ASCs in Recently Diagnosed Non-ischemic Heart Failure (ARIISE)

March 27, 2026 updated by: Cell to Cure ApS

A Danish, Double-blind, Randomized Placebo-controlled Clinical Trial Evaluating Allogeneic Adipose Tissue Derived Mesenchymal Stromal Cell Therapy in Patients With Recently Diagnosed Non-ishemic Heart Failure With Reduced Ejection Fraction

The goal of this clinical trial is to investigate the efficacy and safety of intravenous infusions of allogeneic adipose tissue-derived mesechymal stromal cells in patients with recently diagnosed non-ischemic heart failure in restoring cardiac function compared to placebo. The primary outcome of this trial is the change in left ventricular ejection fraction 6 month after treatment compared to placebo. Participants will be given two treatments with one month apart of either allogeneic adipose tissue-derived mesechymal stromal cells or placebo.

Study Overview

Status

Withdrawn

Conditions

Intervention / Treatment

Detailed Description

Non-ischemic heart failure (NIHF) is the leading reason for heart transplantation. The disease can be caused by several different factors, which include genetic disposition, inflammation, hypertension, alcohol consumption, and arrhythmia. Regardless of the aetiology, immune activation in myocardium leads to collagen deposition and decreases the function of heart. There are currently no treatment options, which reverse the inflammatory component in NIHF.

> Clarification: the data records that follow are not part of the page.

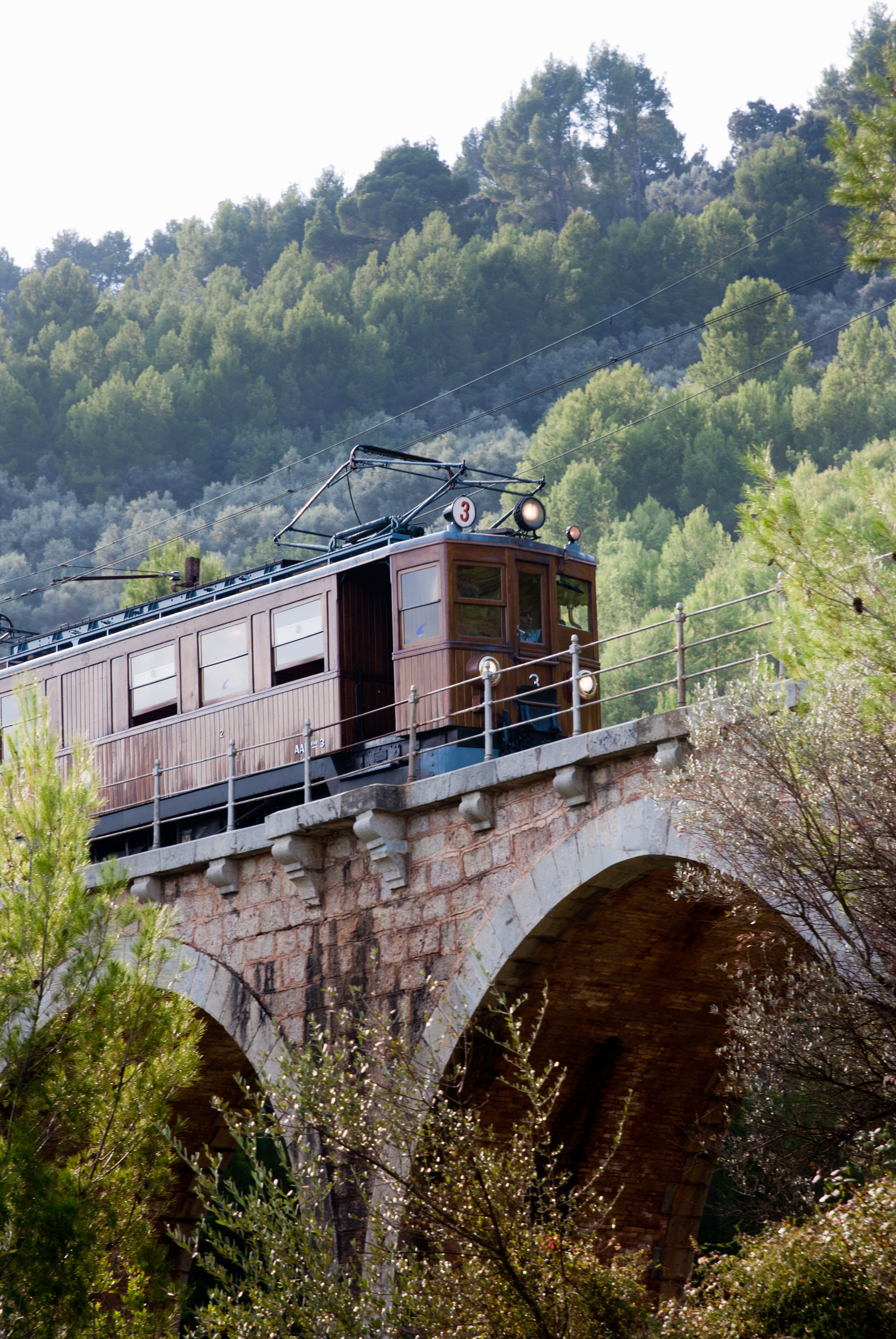 Una de las formas más auténticas de ir a Soller es usar el ferrocarril de madera que lleva desde 1912 funcionando ininterrumpidamente.
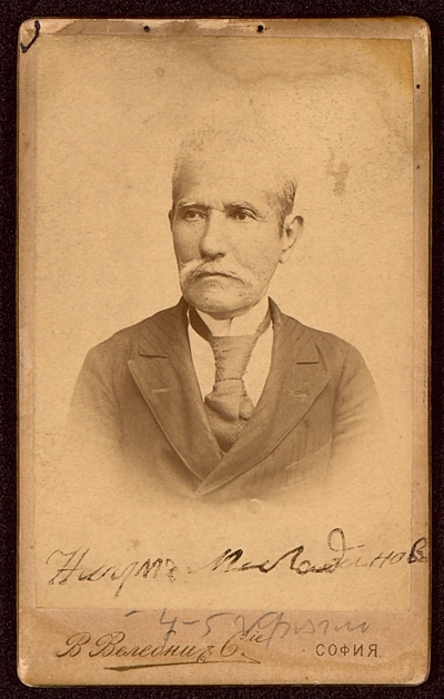 Наум Миладинов.
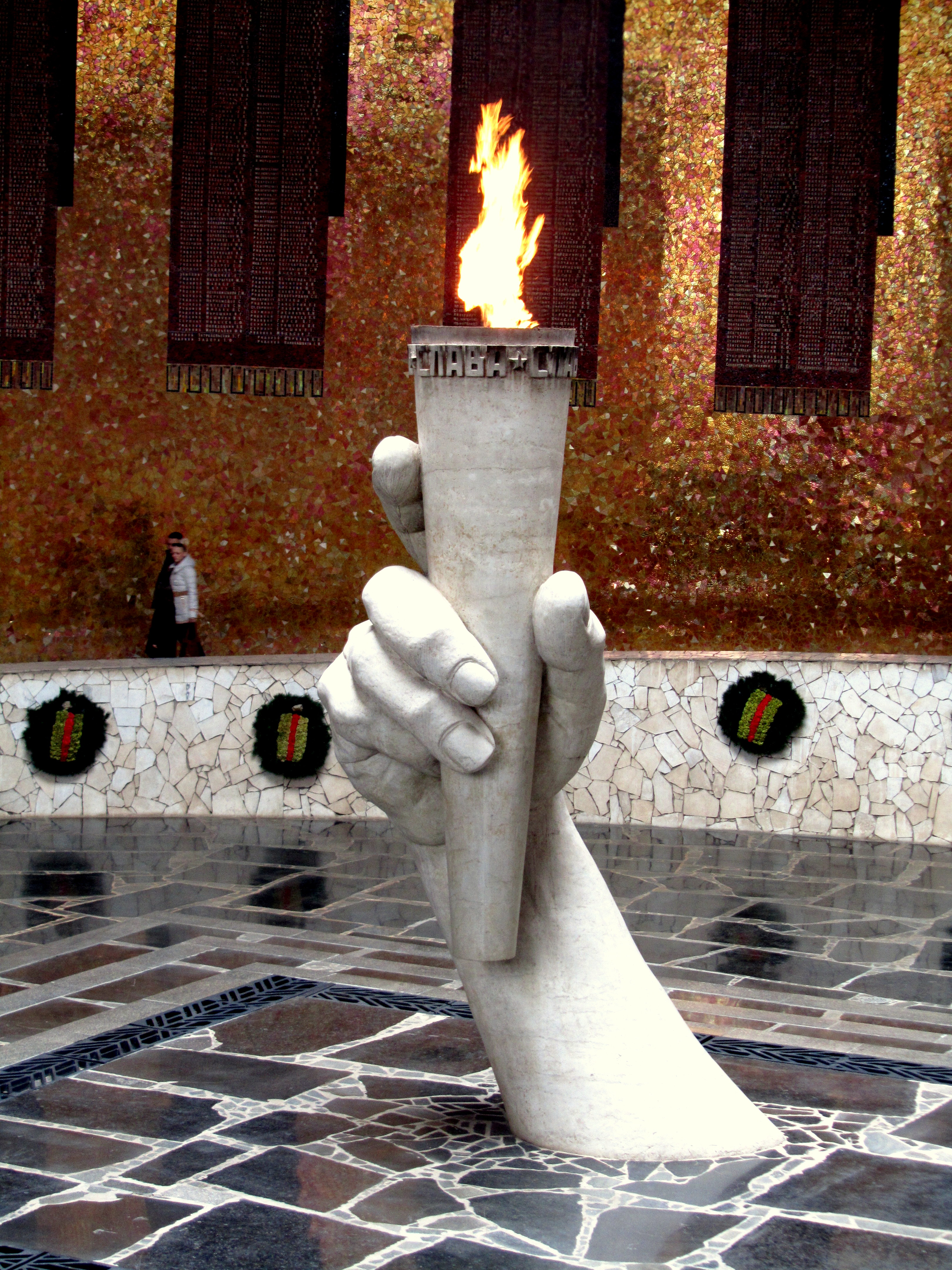 Зал Воинской Славы: площадь Скорби, Центральный район, Волгоград, Волгоградская область
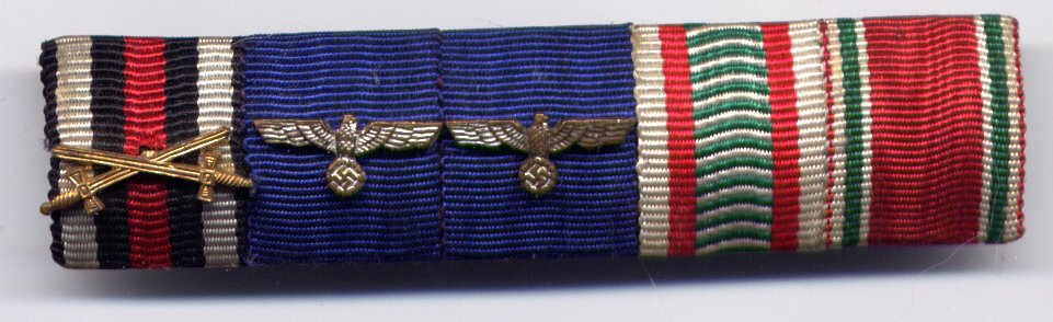 Bandschnalle eines Offiziers im 2. Weltkrieg (von links nach rechts) Ehrenkreuz des Weltkrieges 1914/1918, in drei Klassen, hier: für Frontkämpfer – mit Schwertern Wehrmacht Dienstauszeichnung 4 Jahre Wehrmacht Dienstauszeichnung 12 Jahre Ungarische Weltkriegs-Erinnerungsmedaille 1914-18 Bulgarische Weltkriegs-Erinnerungsmedaille 1915-18
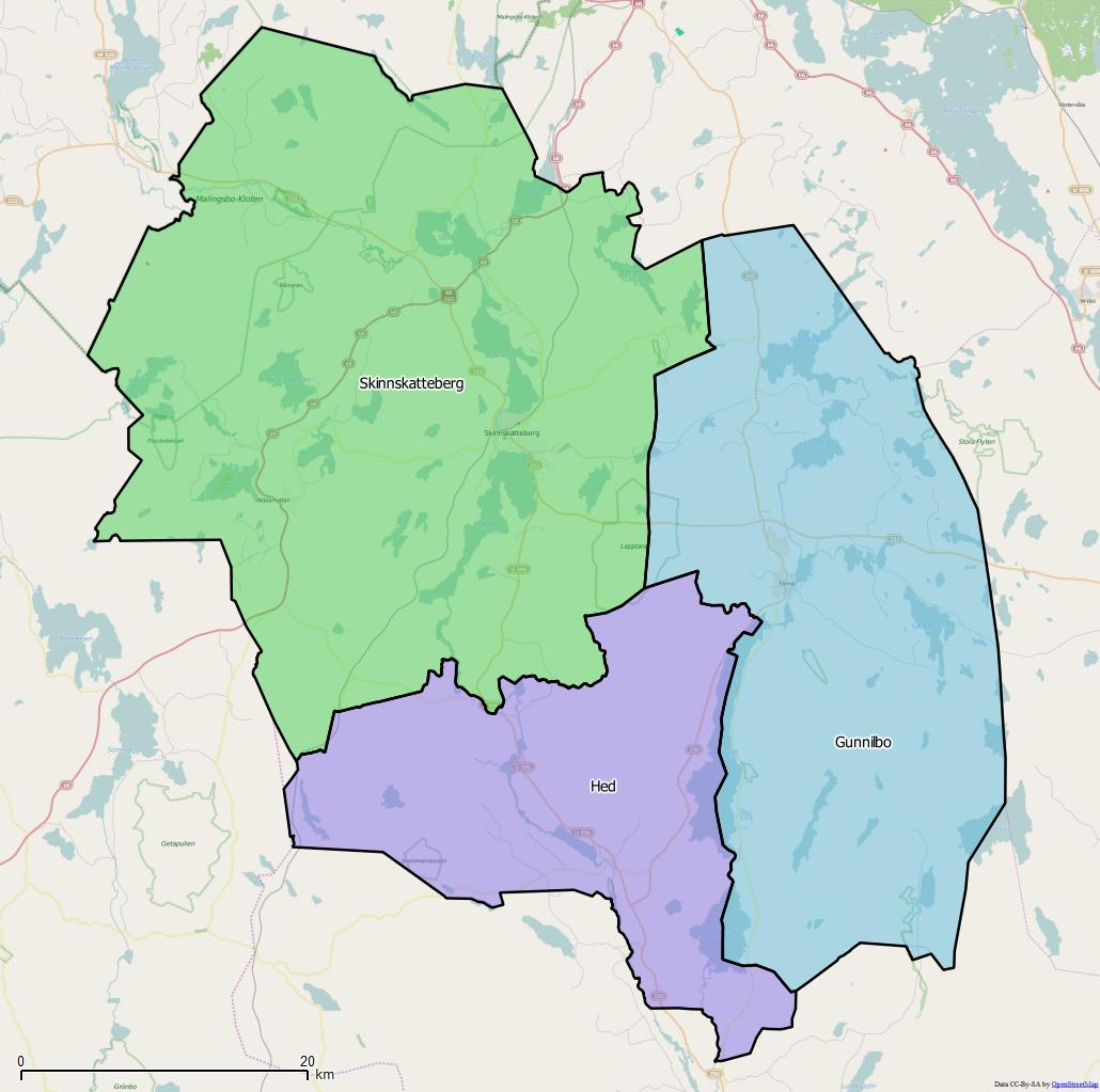 Distriktsindelningen i Skinnskattebergs kommun World file: 74.40755535269707366 0 0 -74.40755535269707366 1710728.90250951005145907 8392068.37297081761062145
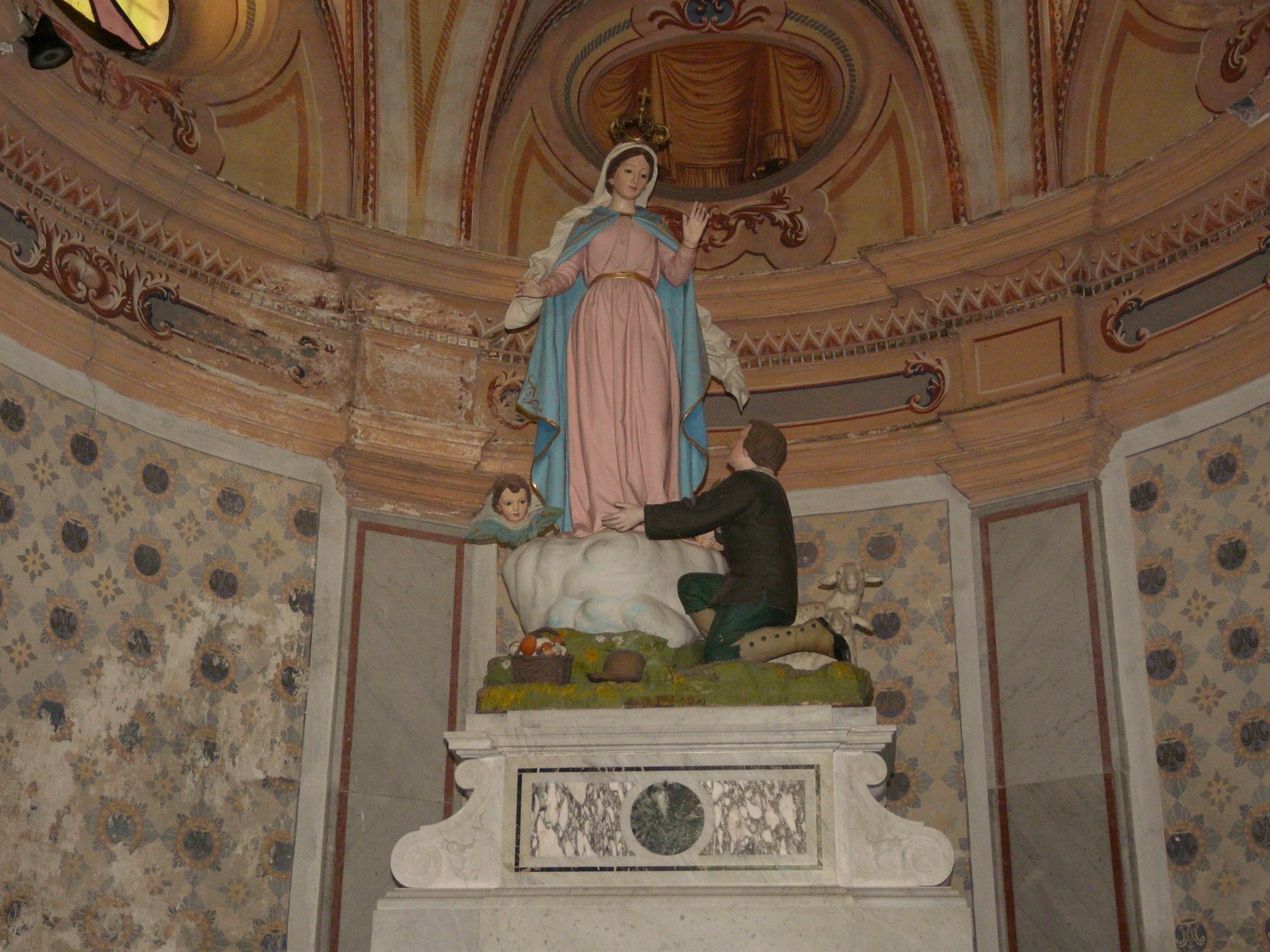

For the past decade, cell therapy has been tested as treatment option for ischemic and non-ischemic heart failure. Especially the mesenchymal stromal cell (MSC) has shown encouraging results for their potential to improve cardiac function in patients with non-ischemic heart failure along with its safety. The cardiac improvement may be related to the immunomodulation as MSC is known by its ability to modulate the immune system and has successfully been applied clinically as a novel active immunosuppressor.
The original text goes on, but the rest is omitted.